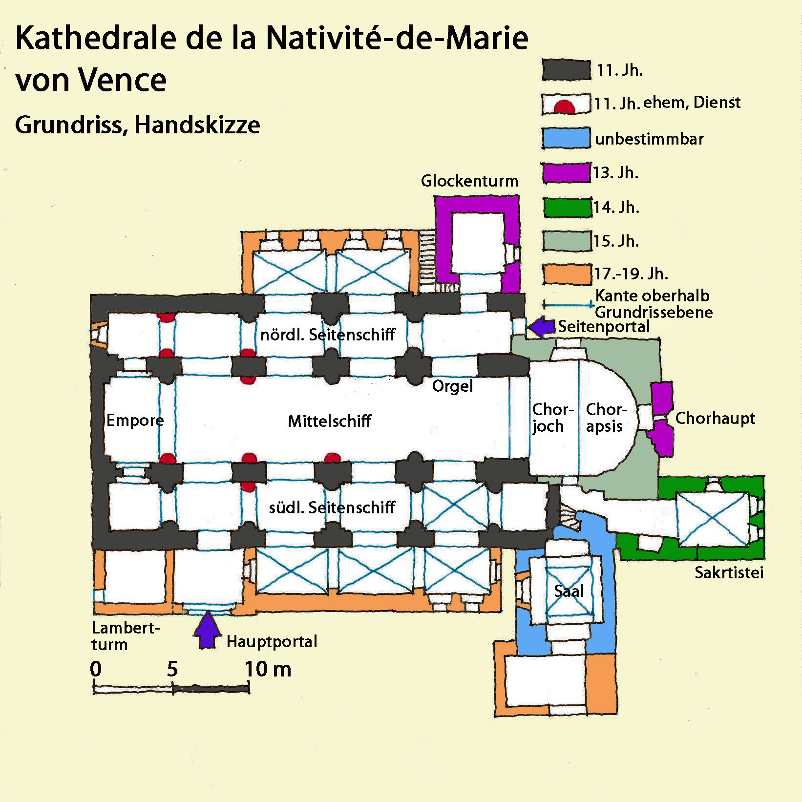 Kathedrale von Venced, Grundriss, Handskizze
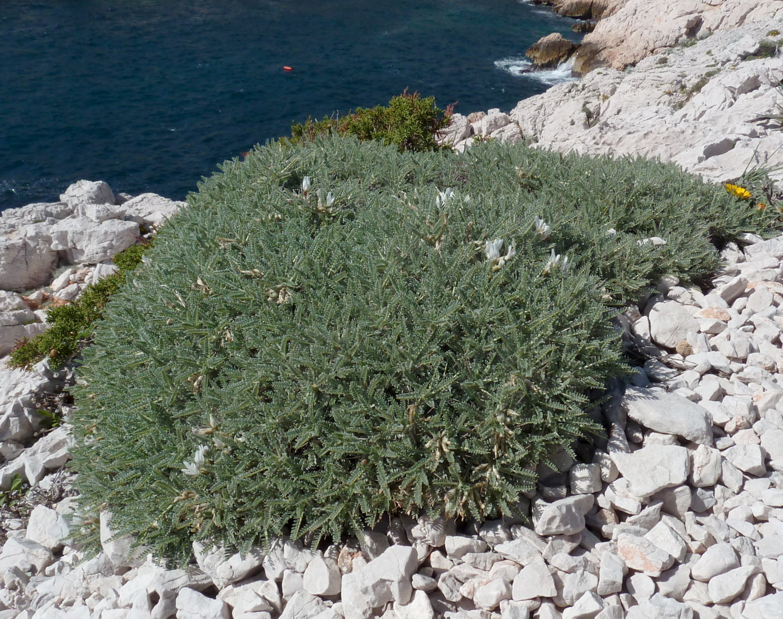 Astragalus tragacantha à Callelongue (Marseille, France)
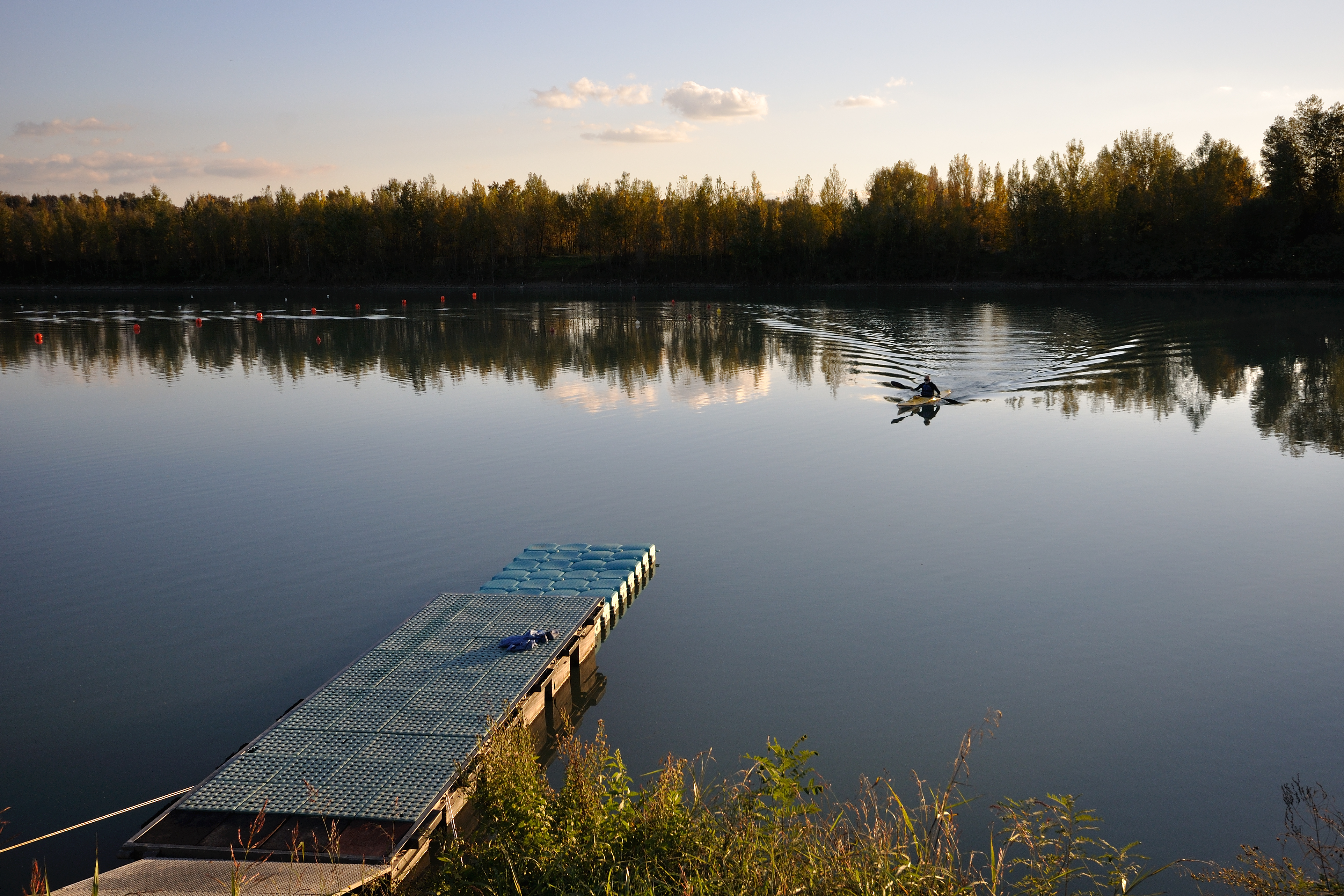 Casse di Espansione del Secchia - Campogalliano (MO) Italia - 29 Ottobre 2012
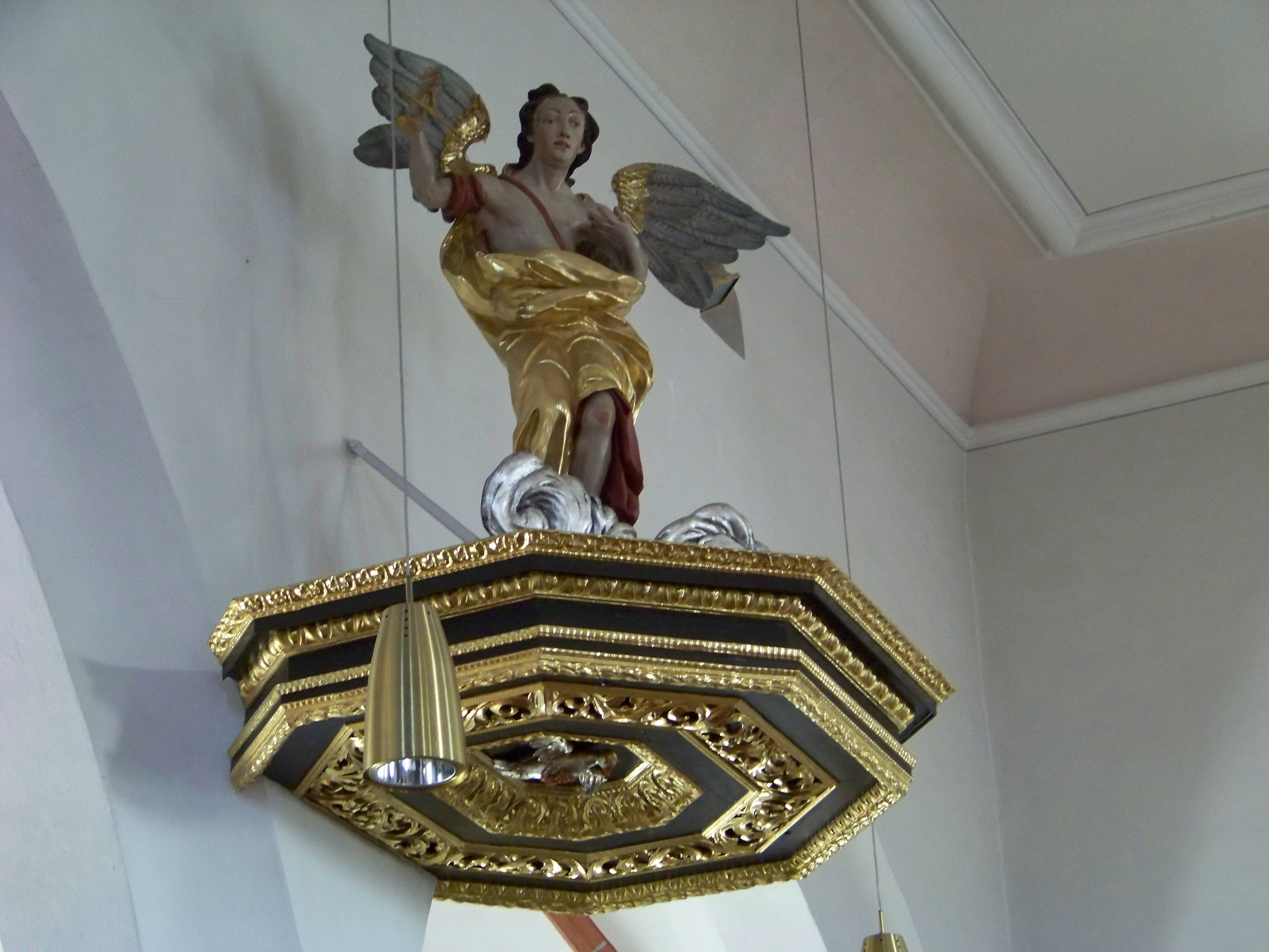 Obersüßbach, Kirchgasse 7, Katholische Pfarrkirche St. Jakobus der Ältere. im Kern romanische Chorturmanlage, spätgotisch verändert, 1877/80 neugotisch erweitert durch Verlängerung nach Westen und Anbau der Seitenschiffe. Kanzeldeckel mit der Figur des Erzengels Michael mit Waage.
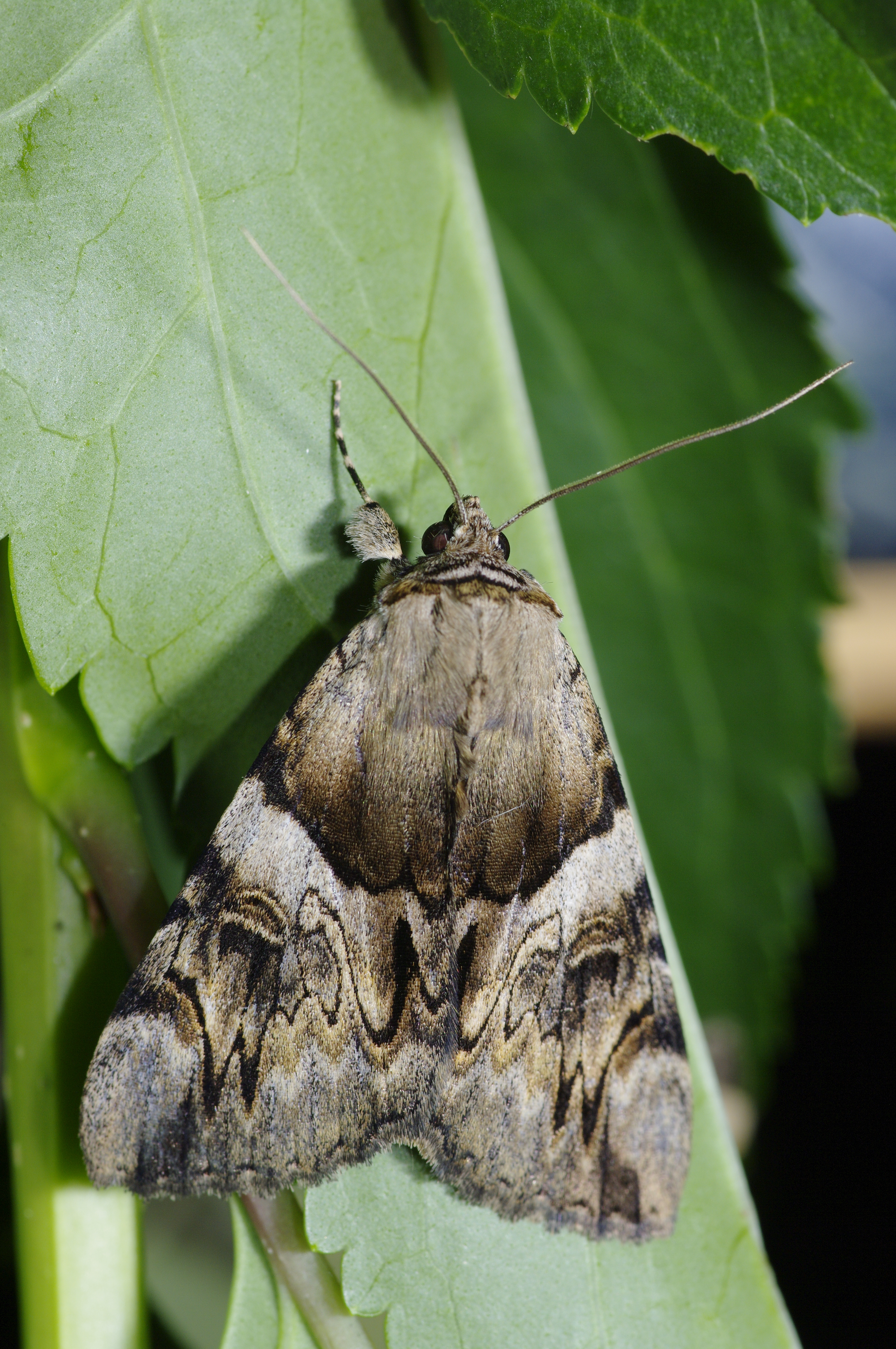 Lichénée jaune (Catocala fulminea) photographiée de nuit dans le parc régionale de la Brenne.
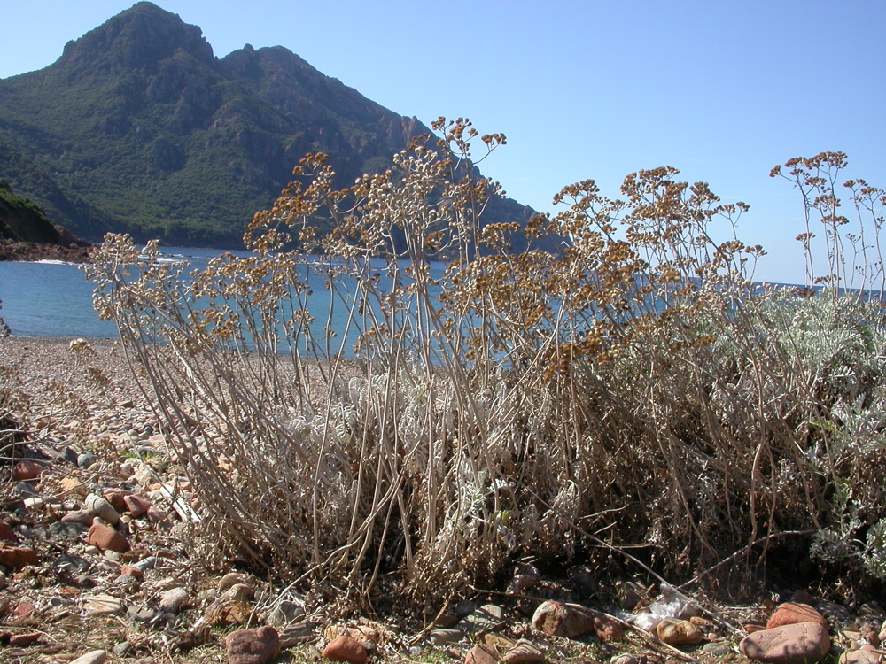 Jacobaea maritima or Senecio cineraria
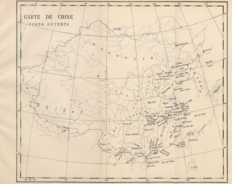 Carte de la Chine en 1898 par Père Louis Gaillard, publiée en 1901, l'année suivant sa mort.
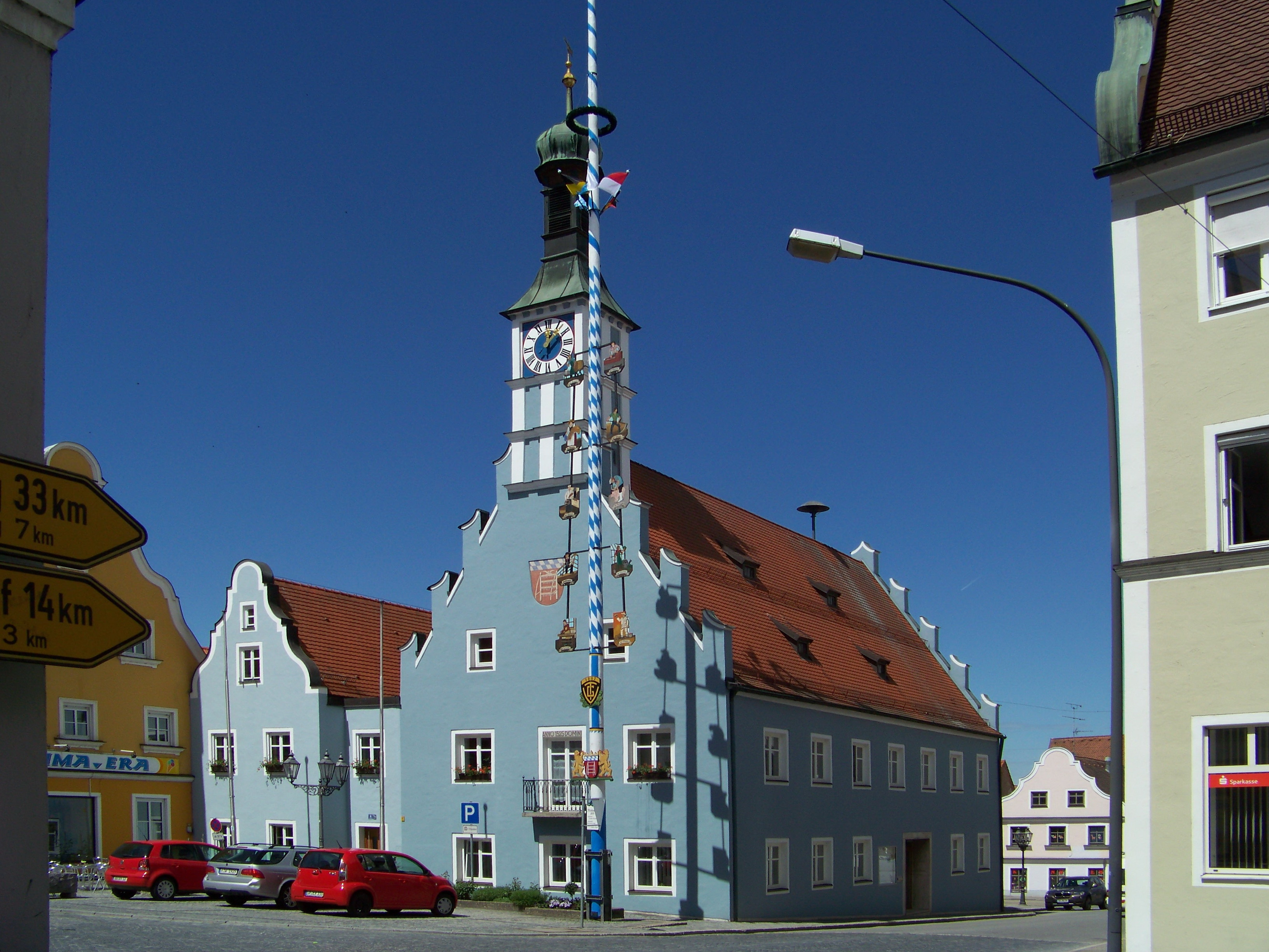 Geiselhöring. Anlage mit Staffelgiebel, 1525 erbaut, erneuert im 17. und 18. Jahrhundert, barocker Giebelturm.
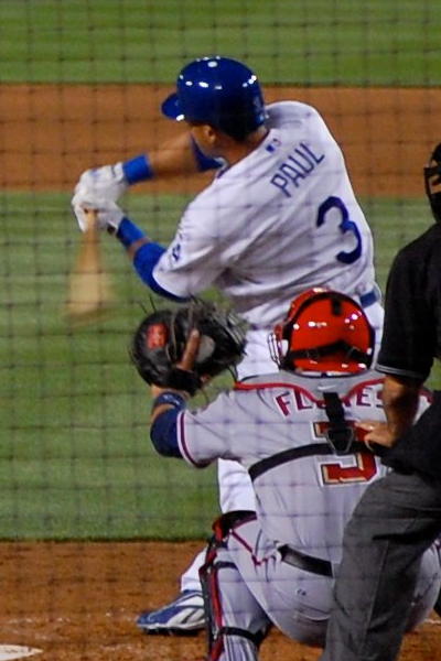 Xavier Paul

※

> [WHAT TO DO]: Starting at the line that contains "Geiselhöring. Anlage mit", write out every line through the end of the entries above exactly, and omit the pictures.

> [RESULT]:
 Geiselhöring. Anlage mit Staffelgiebel, 1525 erbaut, erneuert im 17. und 18. Jahrhundert, barocker Giebelturm.
 Xavier Paul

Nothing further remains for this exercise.